Where pasta was concerned, the signature fettucine alla Romana ($16), topped with a spicy short rib ragu, took it home — Popolino, if nothing else, has mastered the use of tender meats. Whether in comparison or on its own, the carbonara ($13) fell short, more buttery than we’d expected, its flavors too mute even for a cream–based dish.

Sarah Tse

Given the emphasis the Romans place on their meats, the expectations for Popolino’s main courses were high, and unsurprisingly, McAndrews didn’t disappoint. The standout among three exceptional dishes was McAndrews’s take on veal saltimbocca ($24). Tender veal cutlets came topped with paper–thin prosciutto and fried sage and doused in an addictive white wine sauce that would warrant a plate–licking if this place didn’t have white tablecloths.
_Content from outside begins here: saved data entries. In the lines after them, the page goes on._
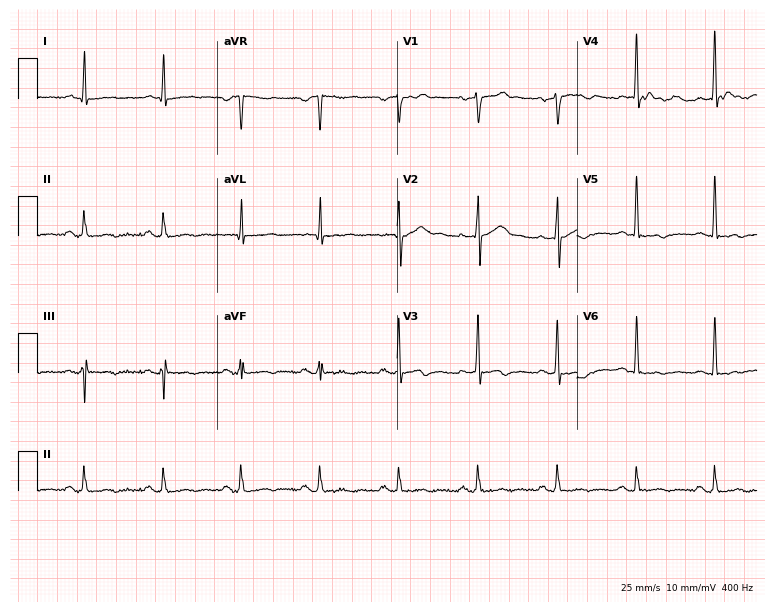
12-lead ECG from a 47-year-old male patient (7.3-second recording at 400 Hz). No first-degree AV block, right bundle branch block, left bundle branch block, sinus bradycardia, atrial fibrillation or sinus tachycardia recorded for this tracing.
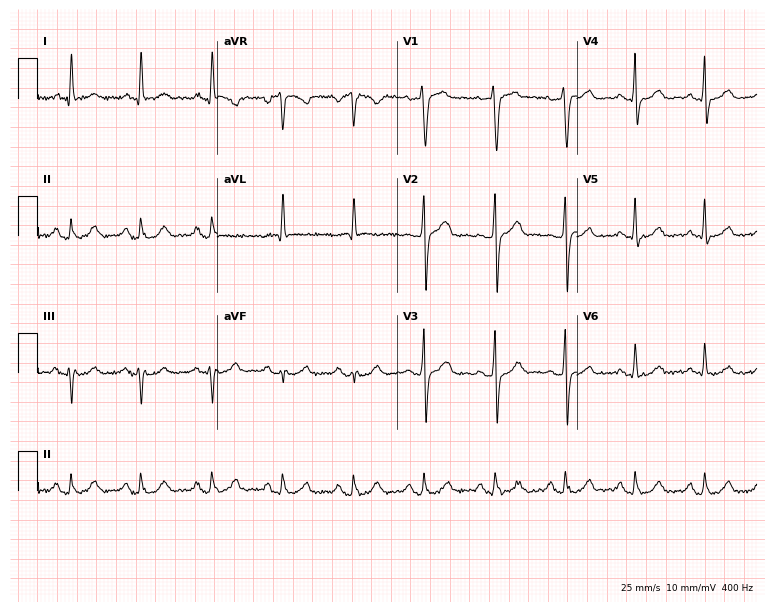
Standard 12-lead ECG recorded from a 52-year-old male (7.3-second recording at 400 Hz). Read as a normal ECG.
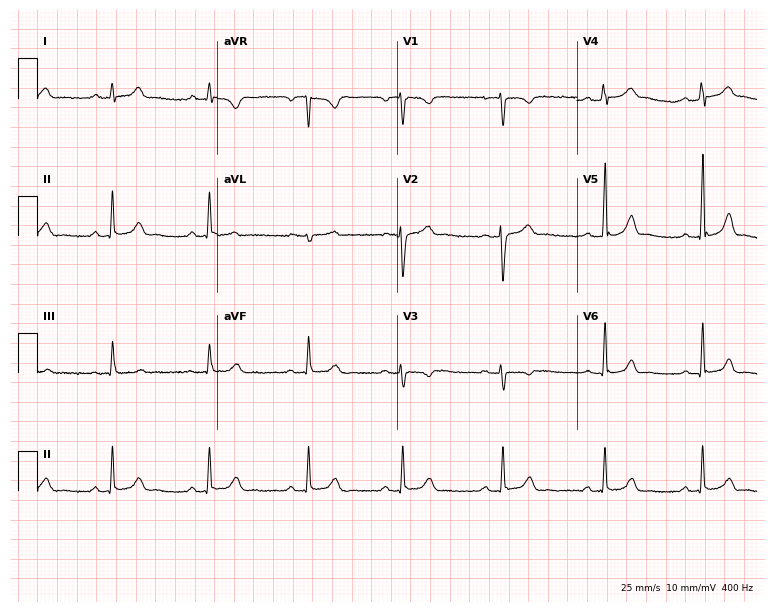
ECG (7.3-second recording at 400 Hz) — a female, 23 years old. Screened for six findings — first-degree AV block, right bundle branch block (RBBB), left bundle branch block (LBBB), sinus bradycardia, atrial fibrillation (AF), sinus tachycardia — none is recorded.
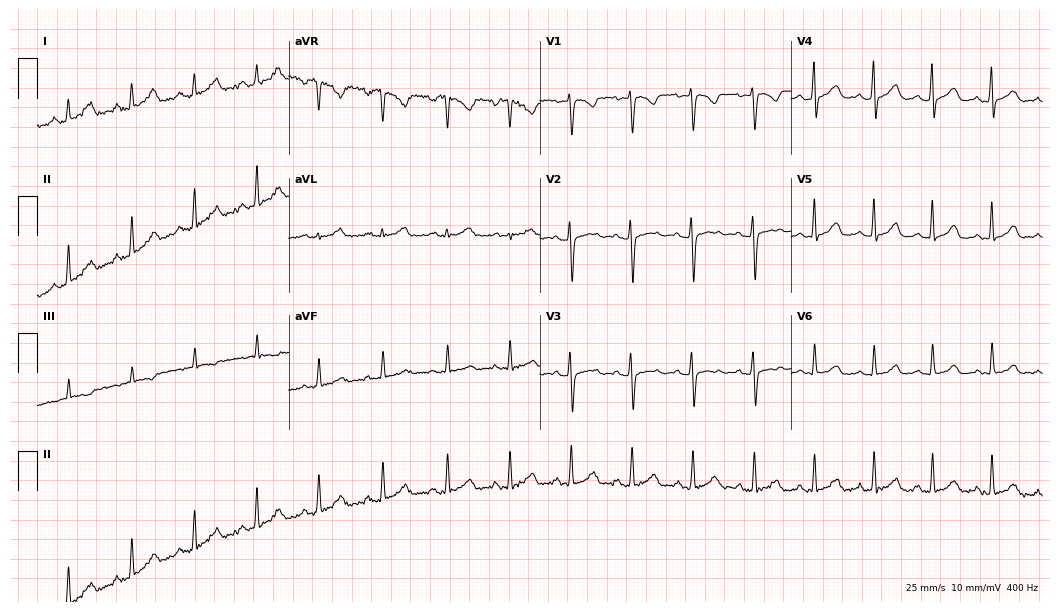
Standard 12-lead ECG recorded from a female, 32 years old. Read as a normal ECG.
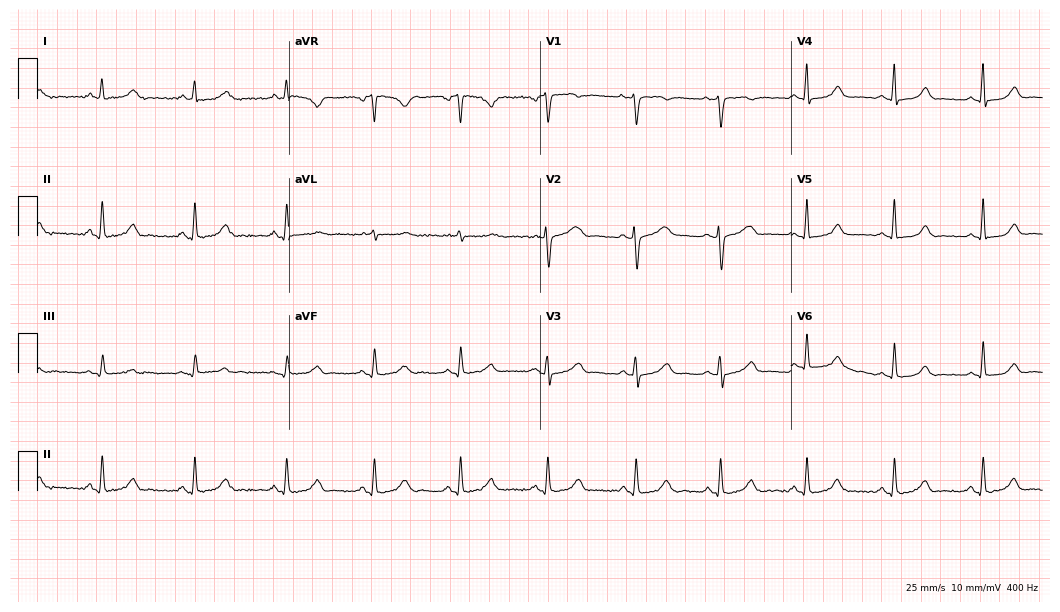
Resting 12-lead electrocardiogram (10.2-second recording at 400 Hz). Patient: a female, 34 years old. None of these six findings is recorded: first-degree AV block, right bundle branch block, left bundle branch block, sinus bradycardia, atrial fibrillation, sinus tachycardia. Findings outside these six are not listed.
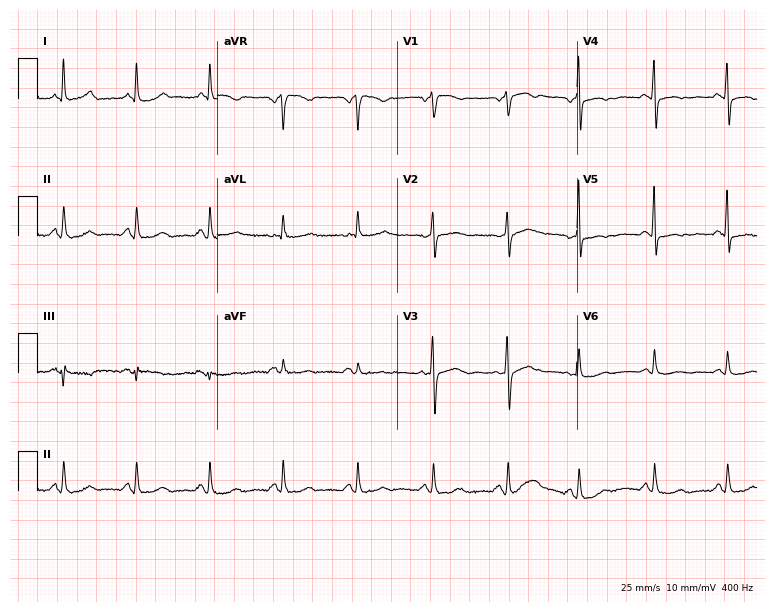
Electrocardiogram, a 64-year-old female patient. Overall reading on record: normal ECG.
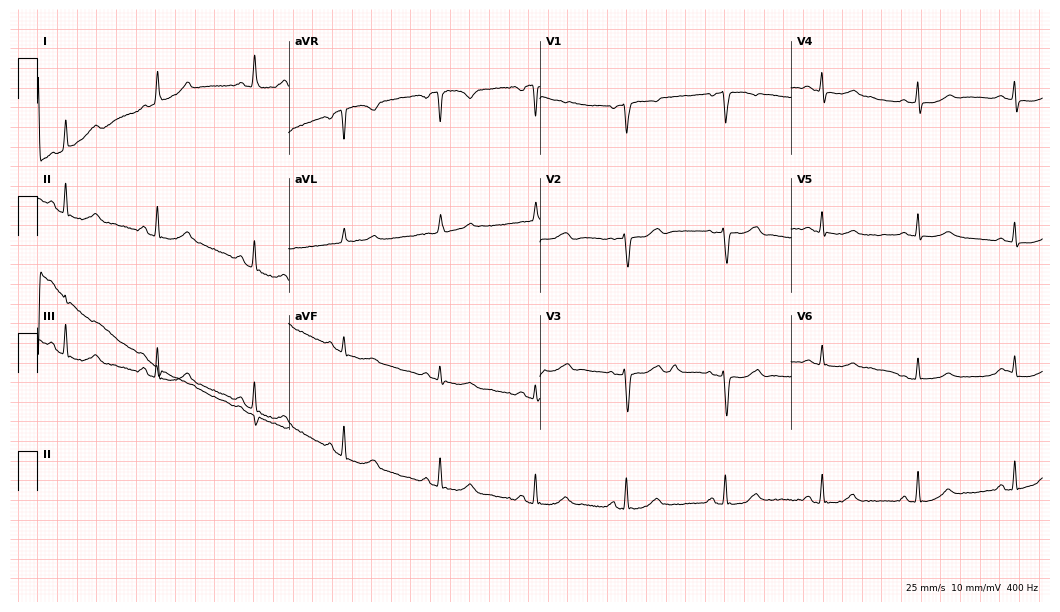
12-lead ECG from a male patient, 65 years old. Recorded interpretation: within normal limits.

The butcher’s style oxtail ($20) — butter–soft pieces of oxtail simmering in a tomato and white wine sauce spruced–up by a hint of cocoa — was outstanding. The baccala ($18) was the lightest of the bunch, but that doesn’t mean it lacked flavor. The perfectly–cooked cod tasted delicious topped with a sweet–and–sour sauce composed of pine nuts, prunes and apples.

After such a stunning array of savory dishes, the desserts had a lot to live up to, and despite our full stomachs, they pulled it off. The tiramisu was as good as any in the city, with liqueur–soaked ladyfingers sandwiched between heavenly cream and a generous dusting of cocoa. The chocolate mousse was barely overshadowed by the tiramisu with its rich, dense chocolate paired with a dollop of cream, held together by just the subtlest taste of fruit.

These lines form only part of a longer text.